Et même si cela fait longtemps que le web mobile est globalement devenu un enfer, là, on atteint son neuvième cercle avec ce paysage d’informations qui rend le contenu inaccessible. Pour décortiquer la page de haut en bas je vais vous la décrire. Tout d’abord, tout en haut, on a un bandeau qui nous informe qu’il vaut mieux quitter le site et télécharger l’application mobile, la vraie, la native. Ce genre de message décale l’intégralité du site vers le bas et… lorsque l’on est concepteur, ou lorsque l’on a un minimum de sensibilité, on sait que cela nous ennuie, cela perturbe l’utilisateur. Difficile de mettre autant d’effort dans la création d’un site Internet pour dire à ses utilisateurs de partir aussitôt.

Ensuite, juste en dessous, on a le header avec le hamburger menu, le logo du Parisien et l’icône de login. Pour cela, c’est plutôt classique, on est bien sur le site du Parisien, c’est propre. Mais dès que je continue ma lecture vers le bas, « bim », je tombe sur un énorme message bleu m’indiquant que ce site utilise des cookies, que c’est pour mon bien et qu’il faut que j’accepte. Et même si je veux accepter les conditions que le site me propose, je ne peux pas vraiment puisque j’ai un bouton jaune qui passe par dessus le bouton de validation et qui m’indique qu’il ne me reste que 4 articles à lire. Ce bouton m’indique également que je ferais mieux de m’abonner. Oui, 4 articles à lire dans des conditions pareilles, j’hésite vraiment à m’abonner 😉 Enfin, comme si cela ne suffisait pas, une petite publicité vient parachever l’ensemble de la composition graphique de la page. Une publicité pour LaCentrale afin que j’achète une voiture.
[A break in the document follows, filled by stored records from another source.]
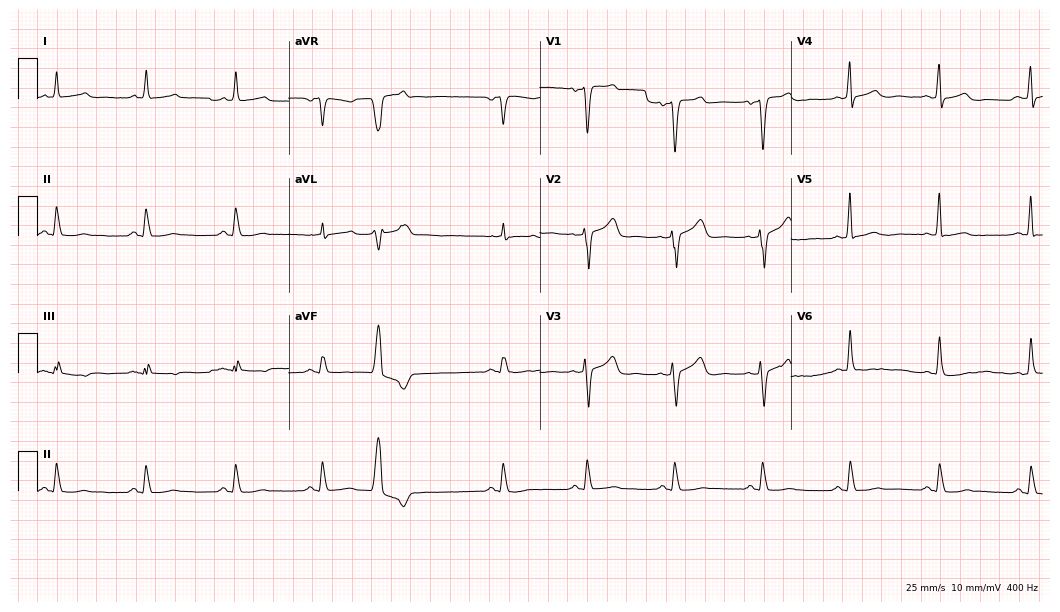
Electrocardiogram, a 47-year-old man. Of the six screened findings (first-degree AV block, right bundle branch block, left bundle branch block, sinus bradycardia, atrial fibrillation, sinus tachycardia), none is recorded.
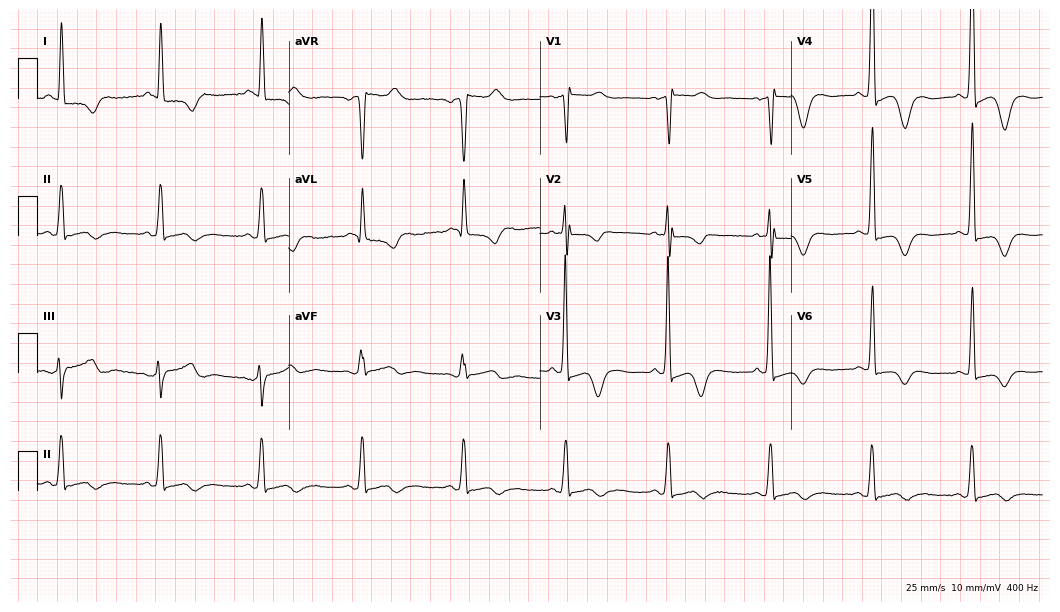
Resting 12-lead electrocardiogram. Patient: a 73-year-old female. None of these six findings is recorded: first-degree AV block, right bundle branch block, left bundle branch block, sinus bradycardia, atrial fibrillation, sinus tachycardia. Other findings, if any, are not listed.
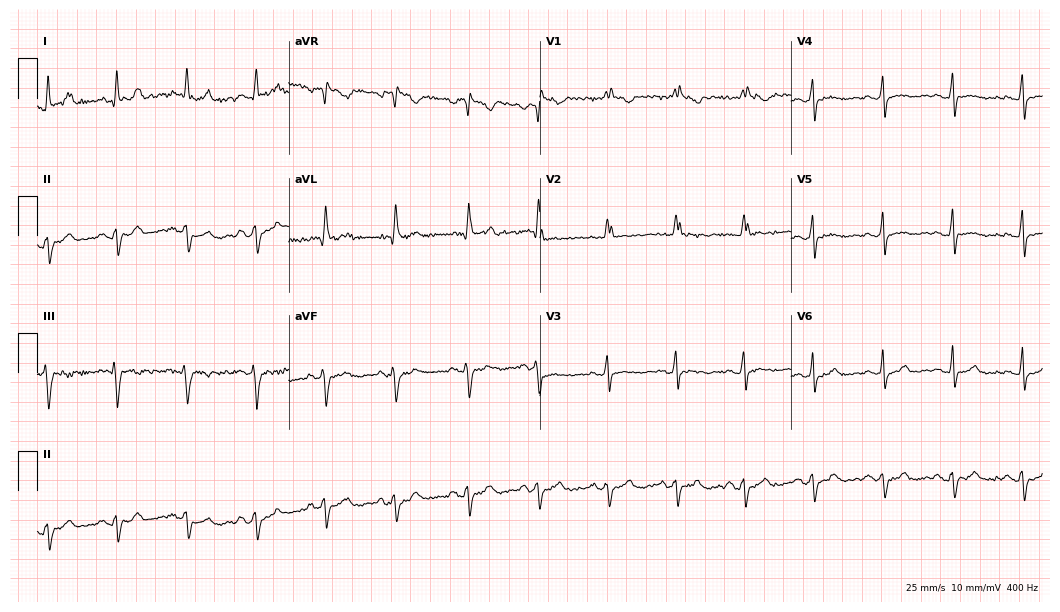
ECG (10.2-second recording at 400 Hz) — a 43-year-old woman. Screened for six findings — first-degree AV block, right bundle branch block (RBBB), left bundle branch block (LBBB), sinus bradycardia, atrial fibrillation (AF), sinus tachycardia — none is recorded.

La page d’un article sur le nouveau site du Parisien

Le site desktop n’est pas en reste non plus avec des publicités vidéo sur fond d’image vidéo et avec de la typo blanche sur fond blanc, pas des plus lisibles.

cartier

Décourageant ?

Oui, tout ceci est décourageant pour les utilisateurs, puisque ce qui prime sur le design centré sur l’utilisateur dans ce cas c’est… (suspens) : l’argent ! (excepté le message d’alerte pour les cookies qui est obligatoire) J’ai pris l’exemple du site du Parisien mais il y a énormément de sites Internet dont le design est centré sur l’argent en dépit de toute autre considération. Que ce soit des considérations ergonomiques, de design d’expérience, d’interface, le modèle économique de l’entreprise – sa façon de gagner de l’argent / d’être pérenne – a pour résultante une expérience désastreuse. Je serais bien naïf de croire que le site du Parisien n’a pas volonté à gagner de l’argent mais j’ai l’impression que la balance est déséquilibrée.

Un site Internet tel que celui-ci c’est en effet un modèle économique (ils ont choisi la pub, donc de faire un maximum de traffic, donc de publier des choses qui séduisent les gens, pas forcément qui les rendent meilleurs, plus informés, plus ouverts…) mais c’est aussi du code, des performances, du design, une expérience, une identité, des écrits, un regard journalistique, une ligne éditoriale, etc.

Que faire face au « Money Centric Design » ?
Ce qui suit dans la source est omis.